PS. For all of you who are concerned about loss of food producing crop lands, there is one very big thing that you can do about it. Plant a vegetable garden in your backyard. You will get exercise and fresh air. You can eat healthier foods, cut down on you own CO2 footprint by having less yard to mow. You'll also cut the fuel use, pesticides and fertilizer run off that the farmer would have used to grow your foods for you. You can compost to reduce your landfill pollution and add rain barrels to reduce both run off and your own water use. (beleive me, the veggies don't need the Chlorine or Fluoride in your drinking water). And you'll be inspiring your neighbors and your children to be more responsible and closer to nature.
Electricity has a large efficiency advantage and thus wins.  Period.  Biofuels should be made to mix into petro-fuels but not be viewed as a long term solution.  We will still have oil for many decades to come.  The objective is to reduce oil usage, not completely eliminate it.  Oil will still be used for long-haul driving and air travel.  But light-duty commuting should be transitioned to electric drive starting now.  The Volt, the Aptera, the Tesla, and the Th!nk City are all good starts.  
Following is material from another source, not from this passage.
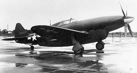 Republic XP-47H
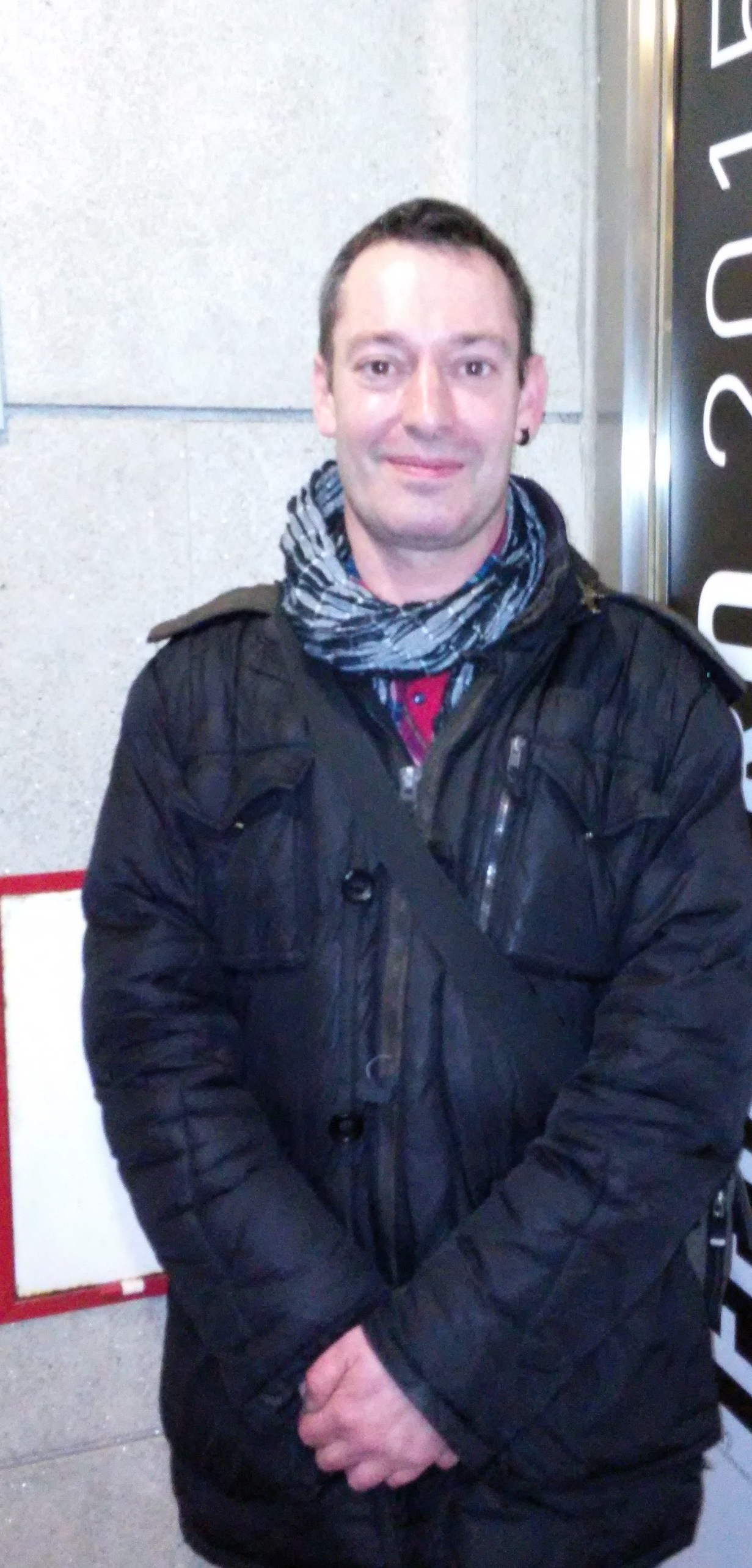 Foto de Pablo Díaz Carro na cidade da Coruña.

i remember reading a science article on how they have developed ways to recharge batteries within minutes. why not apply this to cars and have "power stations" rather than "fuel stations"?
The think we need to remember is that everything has its efficiency limit. There is no perfect engine or power source that gives you 100% of the energy you put in back. So a car getting 35mpg is about as good as it gets without other energy sources.  Same thing with power plants.  We need to be smart work together...get china following some EPA guidelines, and mother earth will nurse itself back to great health.
The whole total carbon footprint stuff is complete crap. Everything we do we create carbon.  If we start a fire and cook organic meat we are still emitting carbon. I thin we have taken this a little far.  We just need to use our heads to be more efficient.  Its a cultural deal.